Boris Pahor, muore nella sua casa di Trieste a 108 anni, conosciuto come intellettuale scomodo per il suo punto di vista prendendo posizione a difesa delle identità nazionali e culturali. Lo scrittore sloveno con cittadinanza italiana, fu testimone dei crimini fascisti e voce della minoranza linguistica perseguitata durante la seconda guerra mondiale. Nel 1944 vive il periodo più tragico della sua vita, tramite la reclusione in diversi lager in Germania e Francia.
La vita di Pahor è legata prettamente ad eventi storici della sua terra di origine, all’epoca della dominazione dall’impero asburgico al fascismo e all’esperienza della comunità slovena fra la prima e la seconda guerra mondiale, e nel secondo dopoguerra che ha messo come punto di riferimento nei suoi libri. Le sue opere sono state tradotte in francese, ungherese, tedesco, inglese, serbo-croato, italiano, spagnolo, finlandese e catalano.
Pahor ha scritto circa trenta libri e fra i tanti quello che vogliamo ricordare è: Necropoli. Un libro autobiografico, nel quale l’autore racconta la sua esperienza, la sua fedele testimonianza, del mondo crematorio al fine di non far perdere la memoria e l storia non rimanga solo un periodo passato. In questa opera Pahor, affronta il tema della colpa sentita come tale dal sopravvissuto, che in questo caso rivive l’emozione di quei luoghi durante la visita al Lager di Natzweiler-Struthof. Necropoli è un ritratto a tutto tondo e nel contempo un riassunto di quello che può essere la vita nei Lager. Di questo libro, Le Monde scrive «Un libro sconvolgente, la visita a un campo della morte e il riaffiorare di immagini intollerabili descritte con una precisione allucinata e una eccezionale finezza di analisi» mentre lo scrittore, Claudio Magris, afferma «Necropoli è un ritratto a pieno campo e allo stesso tempo stringato, mai patetico, della vita nel Lager. Un possente afflato umano coesiste con una nitida e fredda precisione, in una perfetta struttura narrativa che interseca il racconto del passato, della prigionia, rivissuta nel perenne presente dell’orrore e il resoconto del presente. Necropoli è un’opera magistrale, anche per la sua limpida sapienza strutturale, per l’intrecciarsi di tempi, verbali ed esistenziali, che intessono il racconto».

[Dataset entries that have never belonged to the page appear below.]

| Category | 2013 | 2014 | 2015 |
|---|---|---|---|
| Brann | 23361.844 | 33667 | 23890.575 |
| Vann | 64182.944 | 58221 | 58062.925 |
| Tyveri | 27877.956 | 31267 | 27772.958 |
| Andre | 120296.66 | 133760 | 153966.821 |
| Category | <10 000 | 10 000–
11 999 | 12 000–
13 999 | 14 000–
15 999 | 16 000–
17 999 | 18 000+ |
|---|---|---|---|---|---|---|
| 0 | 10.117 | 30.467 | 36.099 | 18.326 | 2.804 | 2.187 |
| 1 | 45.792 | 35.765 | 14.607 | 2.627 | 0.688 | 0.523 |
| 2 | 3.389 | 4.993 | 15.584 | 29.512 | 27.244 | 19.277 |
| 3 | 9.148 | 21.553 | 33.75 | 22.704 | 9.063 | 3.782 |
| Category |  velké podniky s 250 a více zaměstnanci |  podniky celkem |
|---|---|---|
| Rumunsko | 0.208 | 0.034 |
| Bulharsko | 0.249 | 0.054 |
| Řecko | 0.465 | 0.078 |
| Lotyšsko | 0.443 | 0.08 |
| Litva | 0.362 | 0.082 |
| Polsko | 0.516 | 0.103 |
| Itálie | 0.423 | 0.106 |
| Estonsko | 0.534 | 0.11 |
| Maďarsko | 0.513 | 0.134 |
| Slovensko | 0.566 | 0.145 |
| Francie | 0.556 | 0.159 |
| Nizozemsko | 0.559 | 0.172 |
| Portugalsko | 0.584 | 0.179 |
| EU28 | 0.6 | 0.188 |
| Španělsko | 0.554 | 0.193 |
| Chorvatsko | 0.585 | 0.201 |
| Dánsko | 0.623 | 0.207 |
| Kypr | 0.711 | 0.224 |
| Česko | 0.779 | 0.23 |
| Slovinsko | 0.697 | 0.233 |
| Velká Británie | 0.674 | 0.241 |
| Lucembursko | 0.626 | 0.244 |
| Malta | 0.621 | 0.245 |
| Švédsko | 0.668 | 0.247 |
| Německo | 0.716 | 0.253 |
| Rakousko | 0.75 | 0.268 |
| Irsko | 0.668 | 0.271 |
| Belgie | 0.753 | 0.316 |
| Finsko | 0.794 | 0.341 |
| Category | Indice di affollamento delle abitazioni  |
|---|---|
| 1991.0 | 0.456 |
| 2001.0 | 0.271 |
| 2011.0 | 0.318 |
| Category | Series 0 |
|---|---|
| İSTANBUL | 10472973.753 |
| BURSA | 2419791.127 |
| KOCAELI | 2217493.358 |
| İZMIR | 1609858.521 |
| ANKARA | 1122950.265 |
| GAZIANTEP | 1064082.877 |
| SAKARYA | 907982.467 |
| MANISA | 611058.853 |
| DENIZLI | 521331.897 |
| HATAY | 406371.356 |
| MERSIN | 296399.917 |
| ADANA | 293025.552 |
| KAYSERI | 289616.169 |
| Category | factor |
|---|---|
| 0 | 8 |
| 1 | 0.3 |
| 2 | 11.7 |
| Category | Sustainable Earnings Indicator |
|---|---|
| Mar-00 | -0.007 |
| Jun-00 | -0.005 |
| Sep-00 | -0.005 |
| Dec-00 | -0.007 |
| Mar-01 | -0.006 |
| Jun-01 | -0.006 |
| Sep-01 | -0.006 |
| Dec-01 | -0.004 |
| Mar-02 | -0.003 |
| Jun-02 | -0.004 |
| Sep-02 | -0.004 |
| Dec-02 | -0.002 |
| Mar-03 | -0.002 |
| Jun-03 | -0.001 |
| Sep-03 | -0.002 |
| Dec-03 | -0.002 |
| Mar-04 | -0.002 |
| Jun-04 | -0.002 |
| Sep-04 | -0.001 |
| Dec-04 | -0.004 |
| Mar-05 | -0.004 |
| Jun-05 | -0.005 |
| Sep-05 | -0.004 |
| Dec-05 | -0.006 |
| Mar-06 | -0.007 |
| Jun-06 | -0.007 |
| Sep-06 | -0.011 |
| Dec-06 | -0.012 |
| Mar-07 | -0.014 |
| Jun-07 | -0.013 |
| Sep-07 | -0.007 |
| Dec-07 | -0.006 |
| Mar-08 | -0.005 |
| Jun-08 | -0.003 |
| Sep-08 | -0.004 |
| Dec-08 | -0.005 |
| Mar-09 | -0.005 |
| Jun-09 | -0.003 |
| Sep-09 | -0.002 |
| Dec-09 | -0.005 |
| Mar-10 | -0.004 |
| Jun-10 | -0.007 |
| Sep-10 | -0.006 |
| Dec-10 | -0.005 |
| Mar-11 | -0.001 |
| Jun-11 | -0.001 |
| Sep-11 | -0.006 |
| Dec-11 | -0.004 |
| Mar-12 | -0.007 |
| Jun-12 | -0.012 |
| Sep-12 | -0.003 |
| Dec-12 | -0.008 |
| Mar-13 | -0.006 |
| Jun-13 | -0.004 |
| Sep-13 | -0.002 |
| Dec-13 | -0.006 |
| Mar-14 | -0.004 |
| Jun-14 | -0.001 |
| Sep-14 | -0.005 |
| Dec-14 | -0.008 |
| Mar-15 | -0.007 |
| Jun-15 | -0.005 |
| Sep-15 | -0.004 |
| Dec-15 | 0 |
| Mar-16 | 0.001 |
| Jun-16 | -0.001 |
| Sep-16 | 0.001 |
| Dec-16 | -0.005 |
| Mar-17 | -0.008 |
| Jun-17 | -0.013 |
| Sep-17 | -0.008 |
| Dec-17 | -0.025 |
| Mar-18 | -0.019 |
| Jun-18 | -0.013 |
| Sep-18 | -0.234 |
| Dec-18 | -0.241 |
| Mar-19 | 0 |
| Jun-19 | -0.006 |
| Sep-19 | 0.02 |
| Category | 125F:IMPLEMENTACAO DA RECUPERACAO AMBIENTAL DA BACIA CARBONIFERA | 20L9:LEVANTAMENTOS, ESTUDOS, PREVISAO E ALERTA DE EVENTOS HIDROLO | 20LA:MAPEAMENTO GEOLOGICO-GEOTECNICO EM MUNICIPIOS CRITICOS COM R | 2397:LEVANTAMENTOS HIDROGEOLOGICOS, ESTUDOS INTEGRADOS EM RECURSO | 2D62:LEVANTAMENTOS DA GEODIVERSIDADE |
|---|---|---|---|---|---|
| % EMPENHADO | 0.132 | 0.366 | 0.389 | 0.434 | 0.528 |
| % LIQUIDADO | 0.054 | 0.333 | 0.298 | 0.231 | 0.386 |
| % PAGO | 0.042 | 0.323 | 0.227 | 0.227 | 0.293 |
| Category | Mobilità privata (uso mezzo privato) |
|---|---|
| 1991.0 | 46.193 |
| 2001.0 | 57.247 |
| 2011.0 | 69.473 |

Per la drammaticità della sua opera è stato paragonato ad autori come Primo Levi, Robert Antelme e Imre Kertész e fu più volte al premio Nobel e ricevette i titoli di Cavaliere di Gran Croce dell’Ordine al merito della Repubblica Italiana e quello sloveno dell’Ordine per meriti eccezionali.
Il Ministro della Cultura, Dario Franceschini, appresa la notizia ha commentato «Con Boris Pahor perdiamo un grande scrittore, un gigante del Novecento che ha saputo raccontare, con maestria, lucidità e senza sconti, l’orrore dei lager e della deportazione e condannare ogni forma di totalitarismo. Mi stringo al dolore dei familiari e dei tanti amici che oggi perdono un punto di riferimento».